Items from a dataset
========

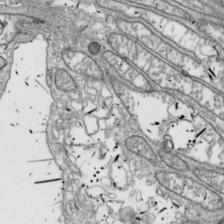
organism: Drosophila
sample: Cell division; meiosis; drosophila spermatocytes
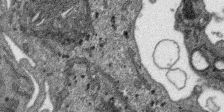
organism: Human
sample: Lung epithelial cells infected with SARS-CoV-2
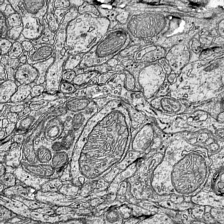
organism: Mouse
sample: Visual Cortex
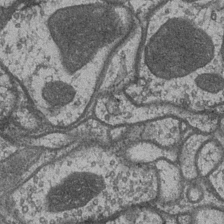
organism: Drosophila
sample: Optic medulla
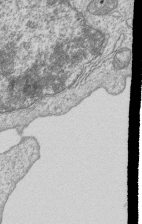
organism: Human
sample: MDA-MB-231 cells
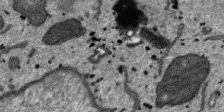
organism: Human
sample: Lung epithelial cells, uninfected (mock) control
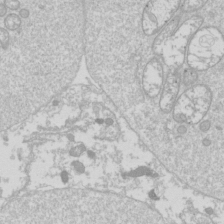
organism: Drosophila
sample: Cell division; meiosis; drosophila spermatocytes
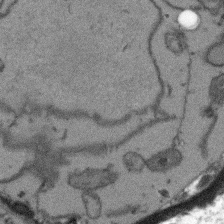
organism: Arabidopsis thaliana
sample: Root tip
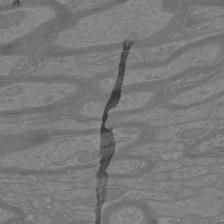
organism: Mouse
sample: Cortical neurons
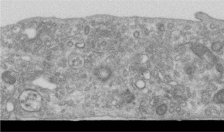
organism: Human
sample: Centriole in RPE cells
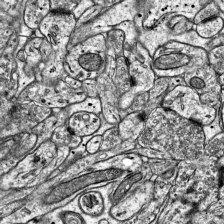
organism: Mouse
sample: Visual Cortex
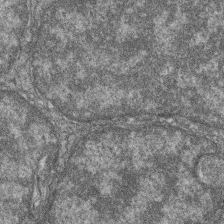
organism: Zebrafish
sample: Cilia; retinal pigment epithelium
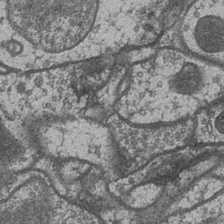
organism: Drosophila
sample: Optic medulla
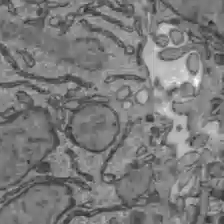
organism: C57BL Mouse
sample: Liver
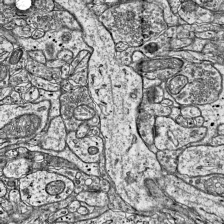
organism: Mouse
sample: Visual Cortex
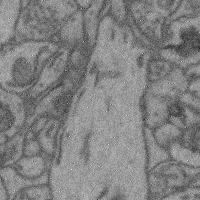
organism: Mouse
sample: Cerebral cortex
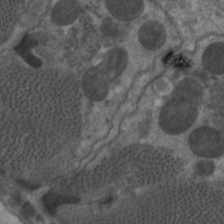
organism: C. elegans
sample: Pharynx
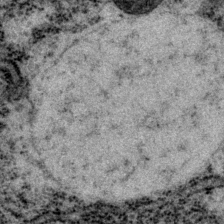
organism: P. pacificus
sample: Pharynx
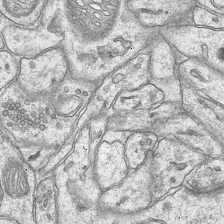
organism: Mouse
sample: CA1 Hippocampus
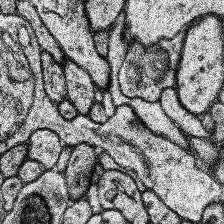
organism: Human
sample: Temporal Lobe
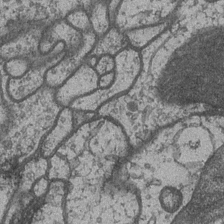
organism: Drosophila
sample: Optic medulla
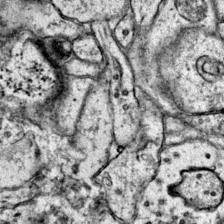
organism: Mouse
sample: Primary visual cortex
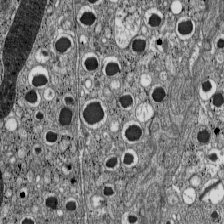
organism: C57BL Mouse
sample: Pancreatic islet
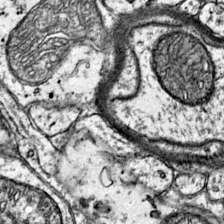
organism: Mouse
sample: Primary visual cortex
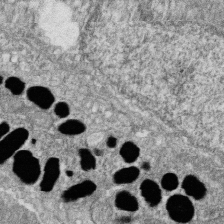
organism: Zebrafish
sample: Cilia; retinal pigment epithelium
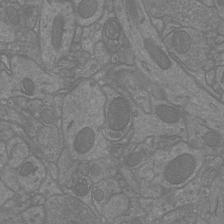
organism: Mouse
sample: Cortical neurons
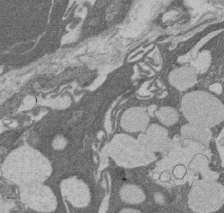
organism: Rat
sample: Salivary granule
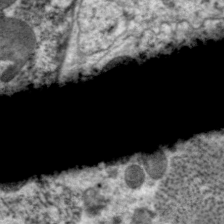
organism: C. elegans
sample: Pharynx
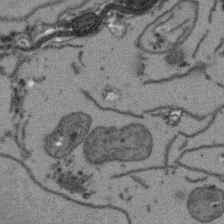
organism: Arabidopsis thaliana
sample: Root tip
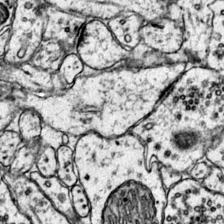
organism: Mouse
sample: Primary visual cortex
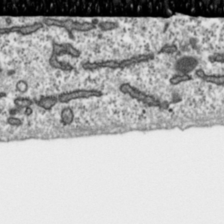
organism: Toxoplasma gondii
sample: Parasites in a vacuole inside a host cell
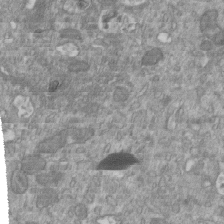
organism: Mouse
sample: ED-1 cell nuclei; centrioles
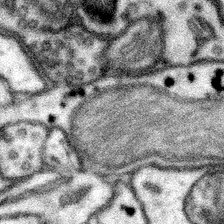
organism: Mouse
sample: Somatosensory cortex neuropil
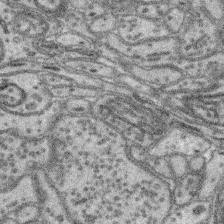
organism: Mouse
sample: Retina
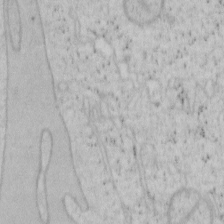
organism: Human
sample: HeLa cells
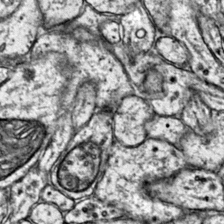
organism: Mouse
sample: Primary visual cortex
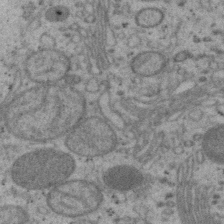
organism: Human
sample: HeLa cells
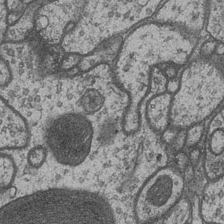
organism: Drosophila
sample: Optic medulla
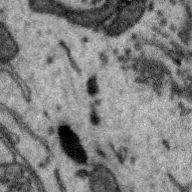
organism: Zebra finch
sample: Brain
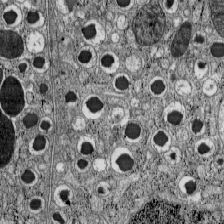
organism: C57BL Mouse
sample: Pancreatic islet
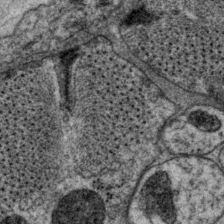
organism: P. pacificus
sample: Pharynx
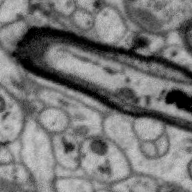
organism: Zebra finch
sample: Brain
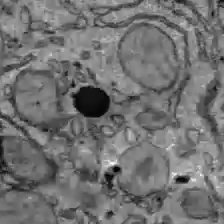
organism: C57BL Mouse
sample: Liver
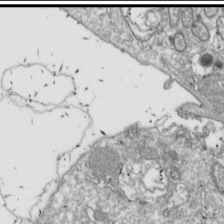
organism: Drosophila
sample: Cell division; meiosis; drosophila spermatocytes
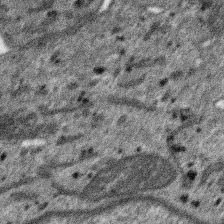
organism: Human
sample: Lung epithelial cells infected with SARS-CoV-2
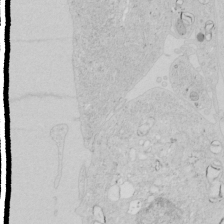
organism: Human
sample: Mitochondria in HCT116 cells
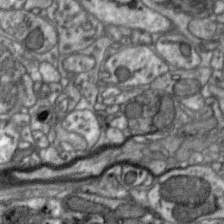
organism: Zebra finch
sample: Brain
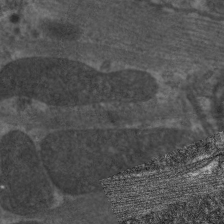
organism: C. elegans
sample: Pharynx
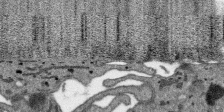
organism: Human
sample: Lung epithelial cells, uninfected (mock) control
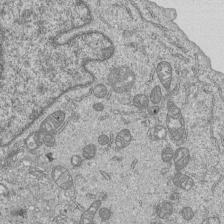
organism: Human
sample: MDA-MB-231 cells
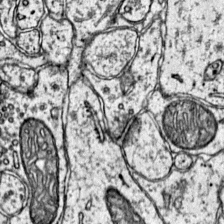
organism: Mouse
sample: Primary visual cortex
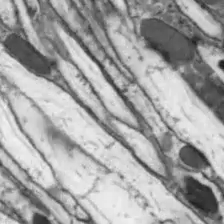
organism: Drosophila
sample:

========

#### [REQUIRED WORK]
When an image appears in the data, skip it and output the rest exactly.

#### [EXPECTED ANSWER]
organism: Drosophila
sample: Cell division; meiosis; drosophila spermatocytes
organism: Human
sample: Lung epithelial cells infected with SARS-CoV-2
organism: Mouse
sample: Visual Cortex
organism: Drosophila
sample: Optic medulla
organism: Human
sample: MDA-MB-231 cells
organism: Human
sample: Lung epithelial cells, uninfected (mock) control
organism: Drosophila
sample: Cell division; meiosis; drosophila spermatocytes
organism: Arabidopsis thaliana
sample: Root tip
organism: Mouse
sample: Cortical neurons
organism: Human
sample: Centriole in RPE cells
organism: Mouse
sample: Visual Cortex
organism: Zebrafish
sample: Cilia; retinal pigment epithelium
organism: Drosophila
sample: Optic medulla
organism: C57BL Mouse
sample: Liver
organism: Mouse
sample: Visual Cortex
organism: Mouse
sample: Cerebral cortex
organism: C. elegans
sample: Pharynx
organism: P. pacificus
sample: Pharynx
organism: Mouse
sample: CA1 Hippocampus
organism: Human
sample: Temporal Lobe
organism: Drosophila
sample: Optic medulla
organism: Mouse
sample: Primary visual cortex
organism: C57BL Mouse
sample: Pancreatic islet
organism: Mouse
sample: Primary visual cortex
organism: Zebrafish
sample: Cilia; retinal pigment epithelium
organism: Mouse
sample: Cortical neurons
organism: Rat
sample: Salivary granule
organism: C. elegans
sample: Pharynx
organism: Arabidopsis thaliana
sample: Root tip
organism: Mouse
sample: Primary visual cortex
organism: Toxoplasma gondii
sample: Parasites in a vacuole inside a host cell
organism: Mouse
sample: ED-1 cell nuclei; centrioles
organism: Mouse
sample: Somatosensory cortex neuropil
organism: Mouse
sample: Retina
organism: Human
sample: HeLa cells
organism: Mouse
sample: Primary visual cortex
organism: Human
sample: HeLa cells
organism: Drosophila
sample: Optic medulla
organism: Zebra finch
sample: Brain
organism: C57BL Mouse
sample: Pancreatic islet
organism: P. pacificus
sample: Pharynx
organism: Zebra finch
sample: Brain
organism: C57BL Mouse
sample: Liver
organism: Drosophila
sample: Cell division; meiosis; drosophila spermatocytes
organism: Human
sample: Lung epithelial cells infected with SARS-CoV-2
organism: Human
sample: Mitochondria in HCT116 cells
organism: Zebra finch
sample: Brain
organism: C. elegans
sample: Pharynx
organism: Human
sample: Lung epithelial cells, uninfected (mock) control
organism: Human
sample: MDA-MB-231 cells
organism: Mouse
sample: Primary visual cortex
organism: Drosophila
sample:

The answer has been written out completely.